TASK BRIEF: Below this line is a listing that includes pictures. Copy exactly, and only, the lines from the one containing "Blick von der" through the one containing "Zürichsee at Zürich: ZSG"; the pictures do not go in the copy.
DATA FOR PROCESSING section start
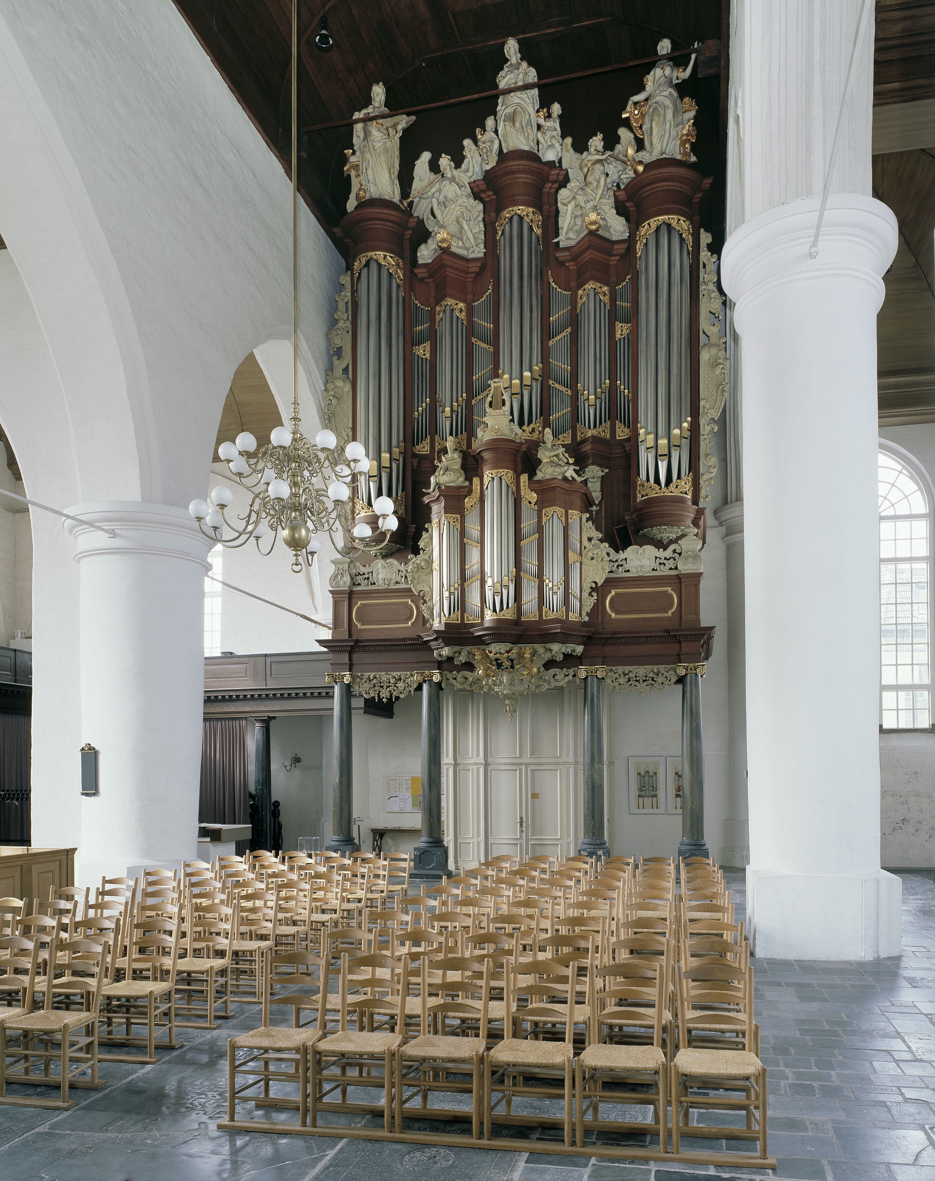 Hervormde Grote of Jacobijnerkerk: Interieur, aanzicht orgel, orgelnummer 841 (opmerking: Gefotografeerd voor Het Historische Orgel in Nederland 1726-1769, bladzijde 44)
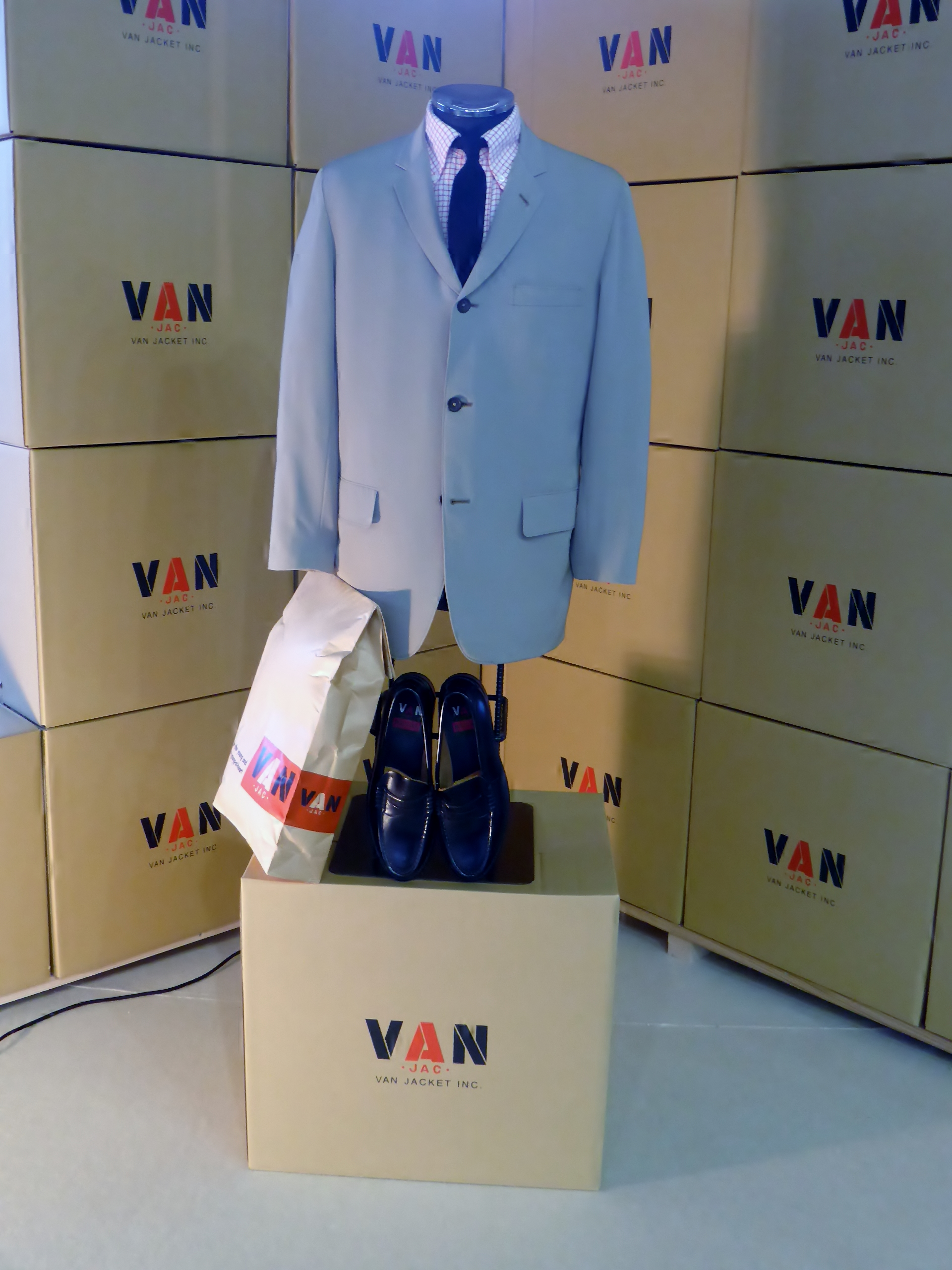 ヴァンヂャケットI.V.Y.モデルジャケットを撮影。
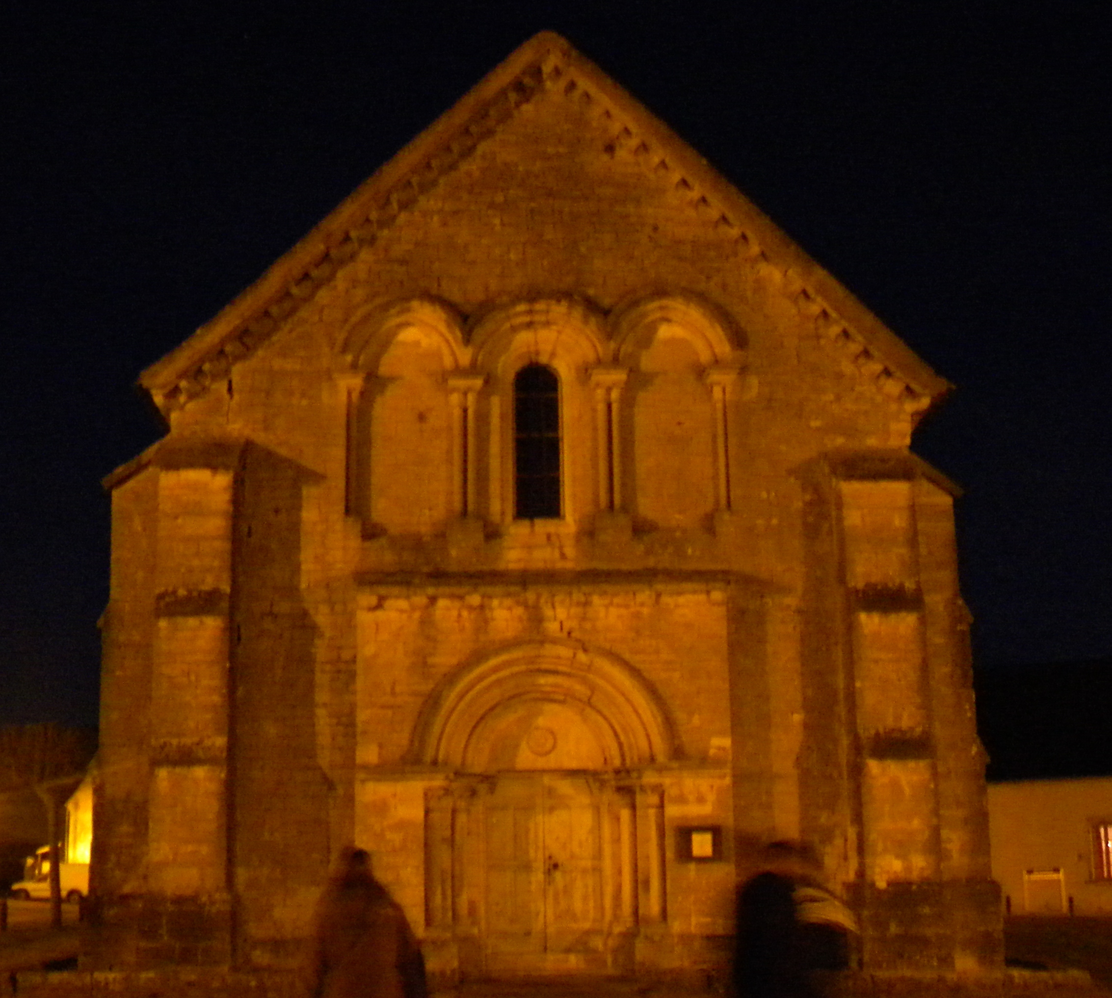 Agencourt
DATA FOR PROCESSING section end
DATA FOR PROCESSING section start
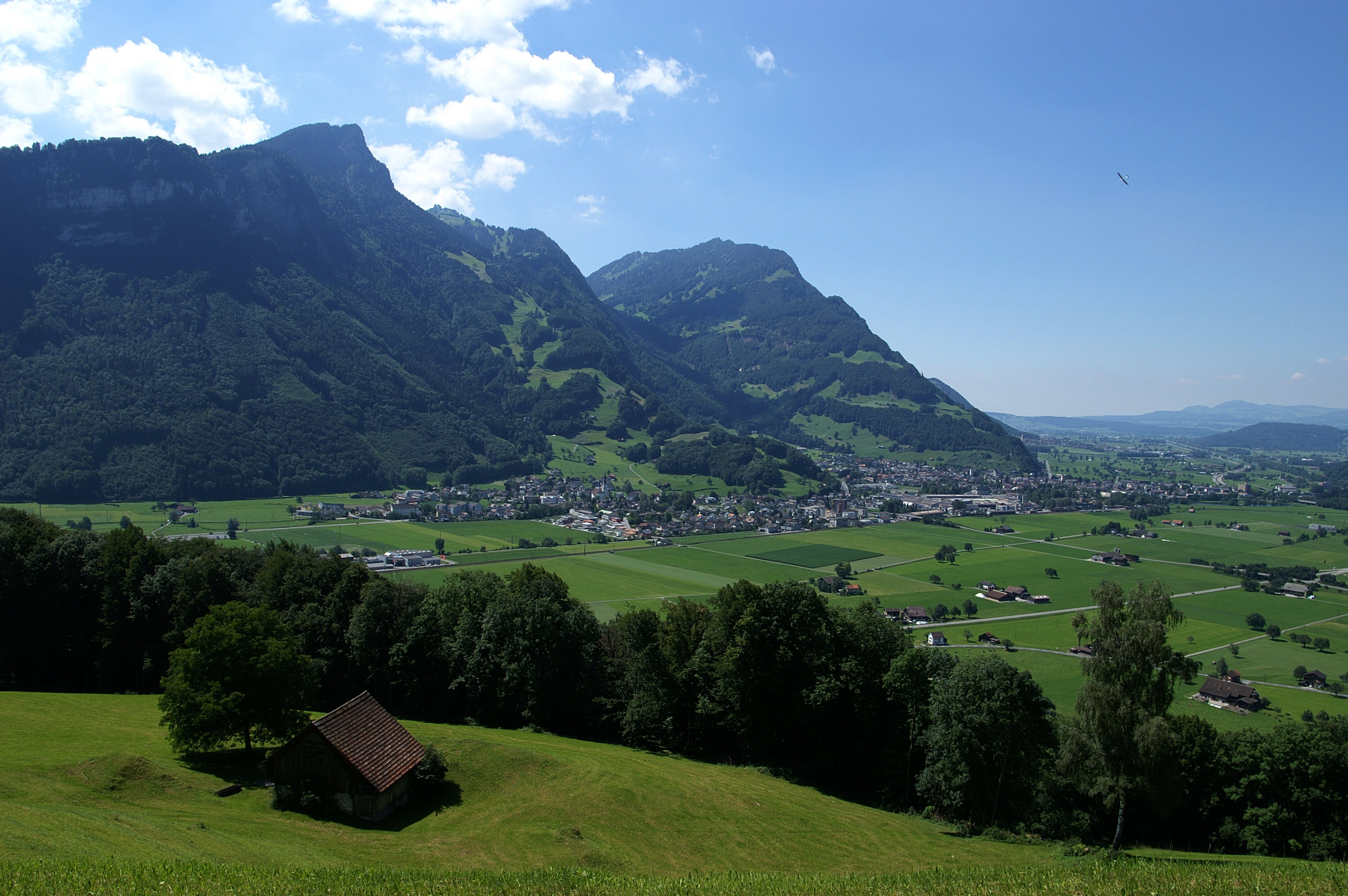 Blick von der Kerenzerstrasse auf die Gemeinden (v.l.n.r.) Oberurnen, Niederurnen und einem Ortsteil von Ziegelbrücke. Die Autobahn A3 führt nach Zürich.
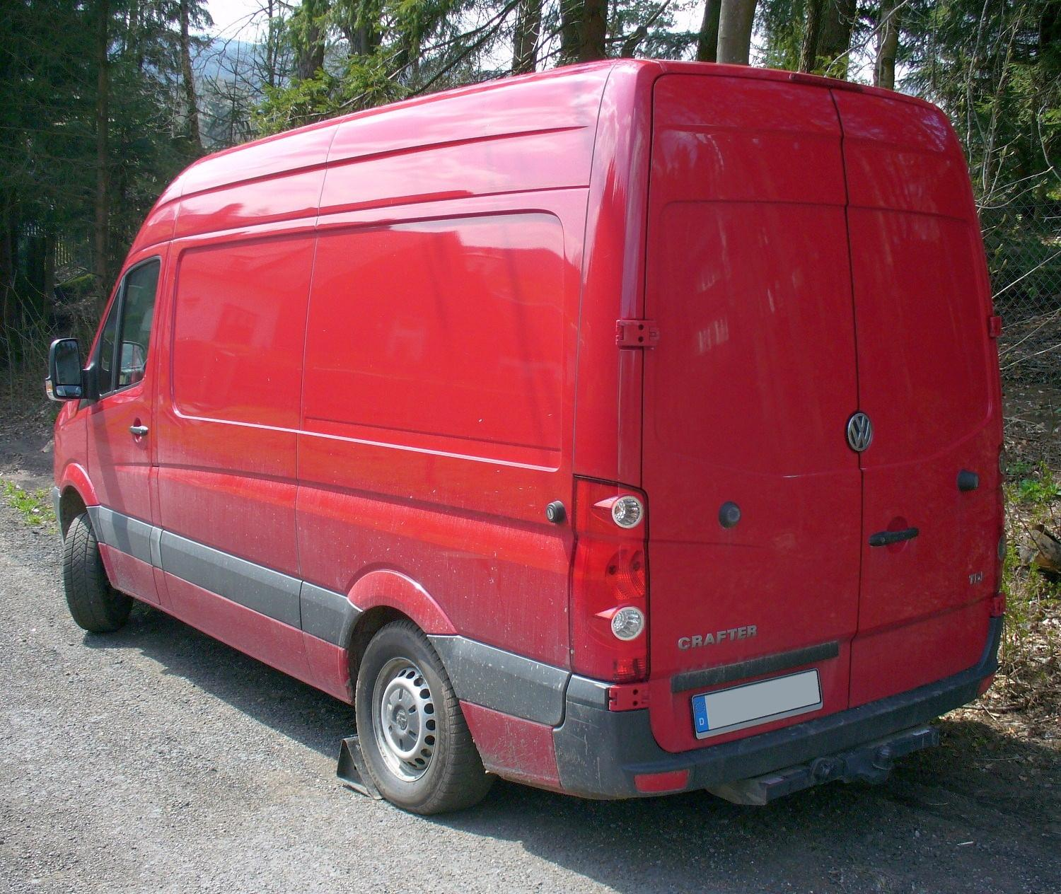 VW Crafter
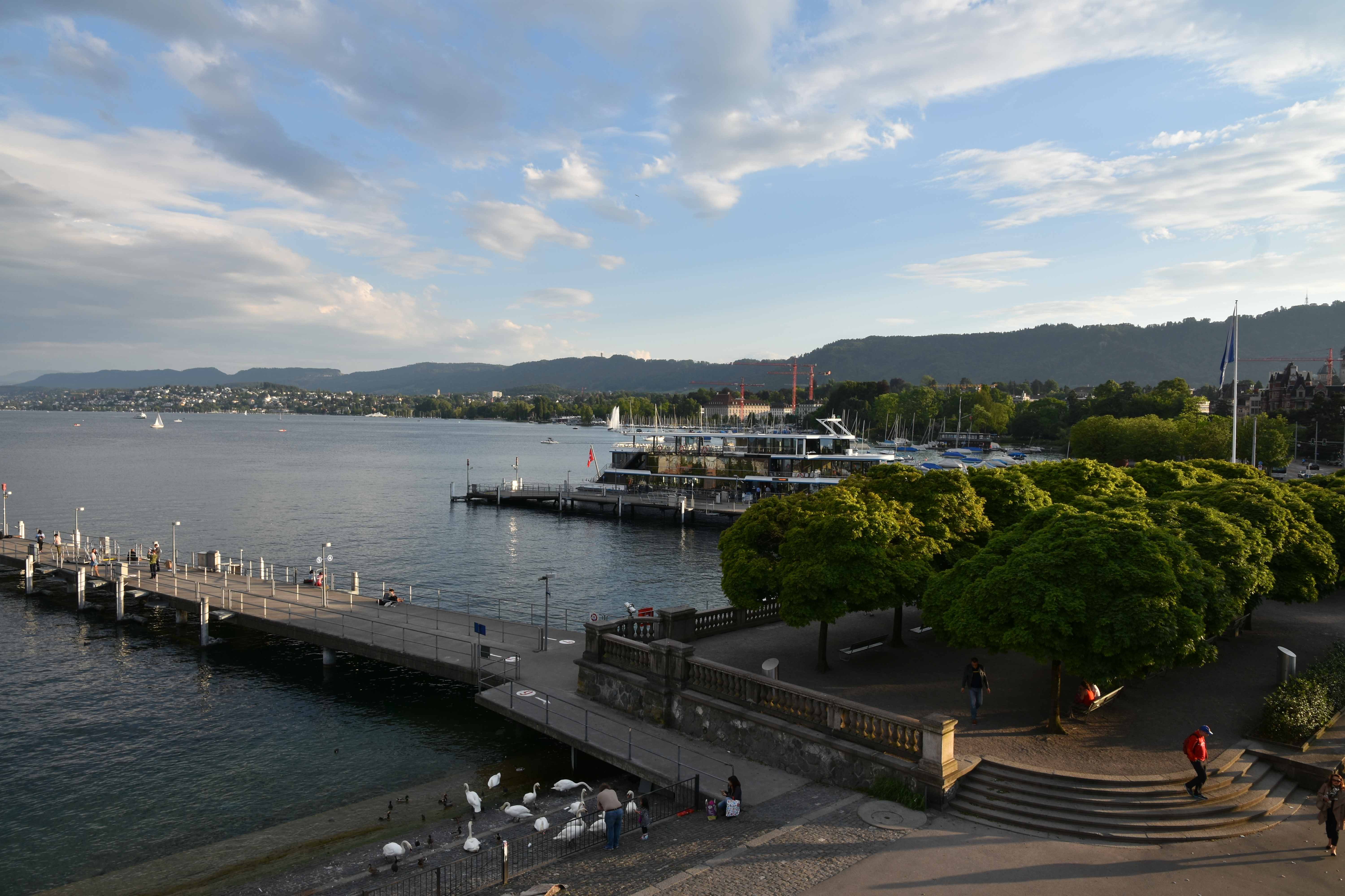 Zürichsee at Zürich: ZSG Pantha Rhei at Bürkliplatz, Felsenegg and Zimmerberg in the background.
DATA FOR PROCESSING section end
DATA FOR PROCESSING section start
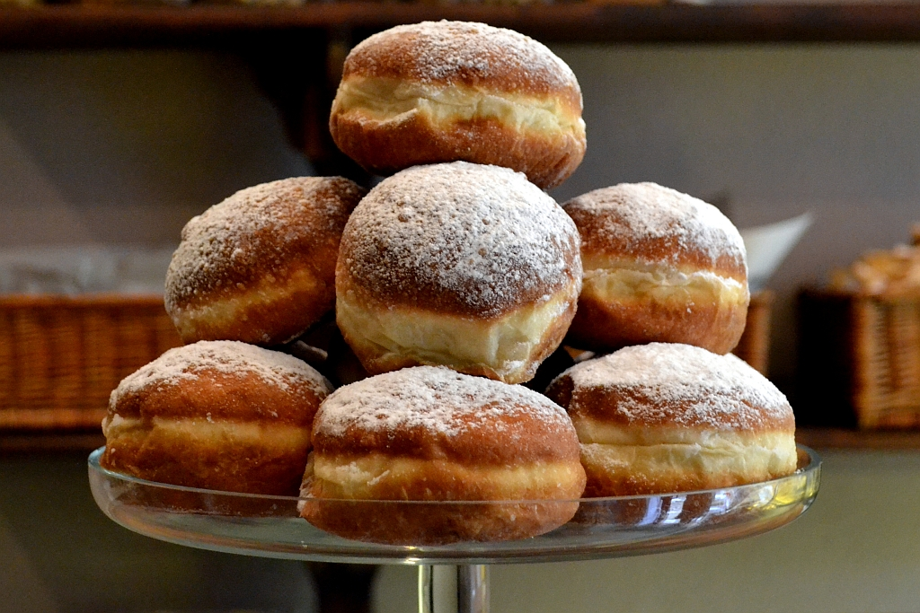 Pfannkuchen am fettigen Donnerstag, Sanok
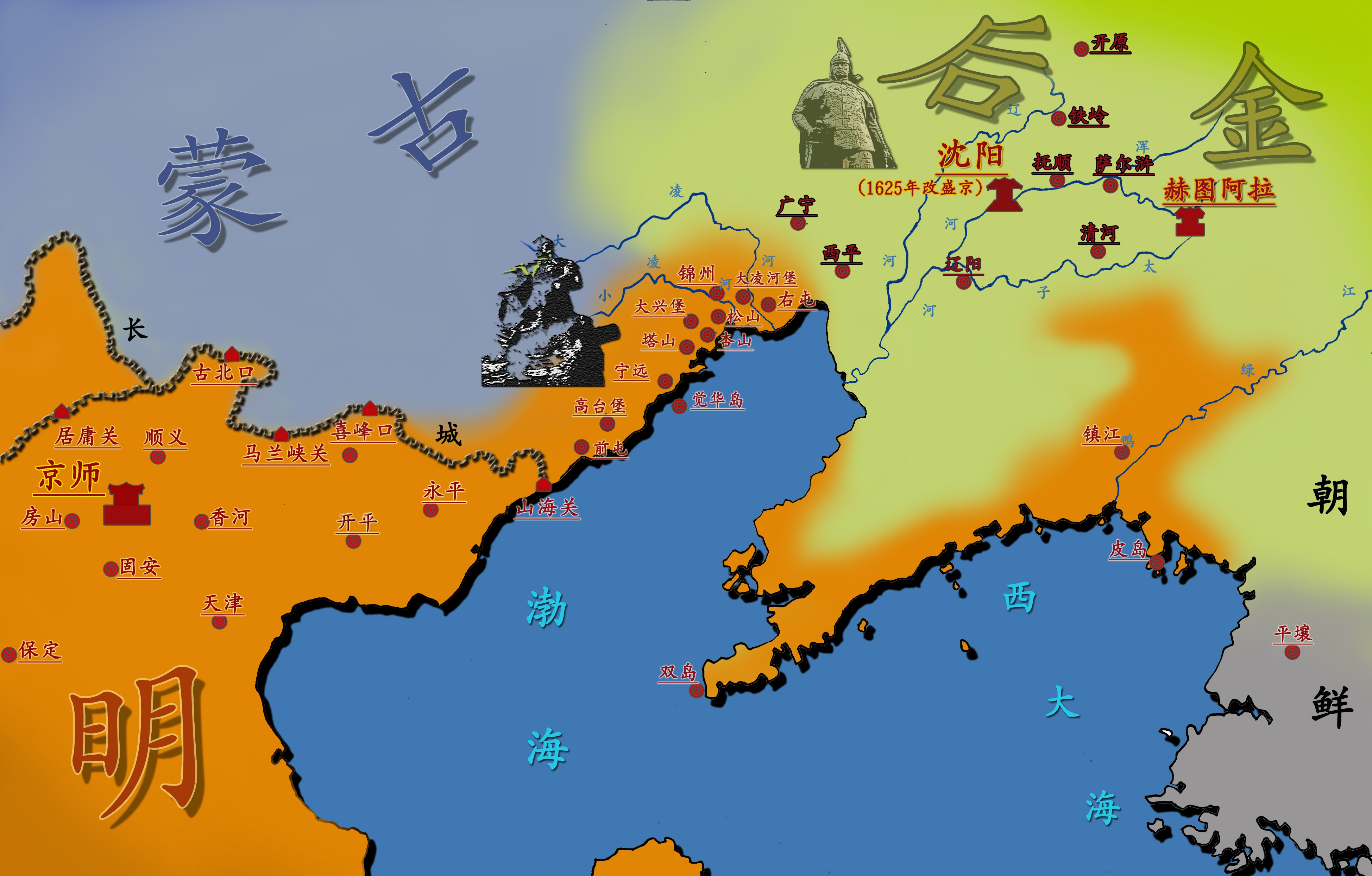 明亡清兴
DATA FOR PROCESSING section end
TASK RESULT:
 Blick von der Kerenzerstrasse auf die Gemeinden (v.l.n.r.) Oberurnen, Niederurnen und einem Ortsteil von Ziegelbrücke. Die Autobahn A3 führt nach Zürich.
 VW Crafter
 Zürichsee at Zürich: ZSG Pantha Rhei at Bürkliplatz, Felsenegg and Zimmerberg in the background.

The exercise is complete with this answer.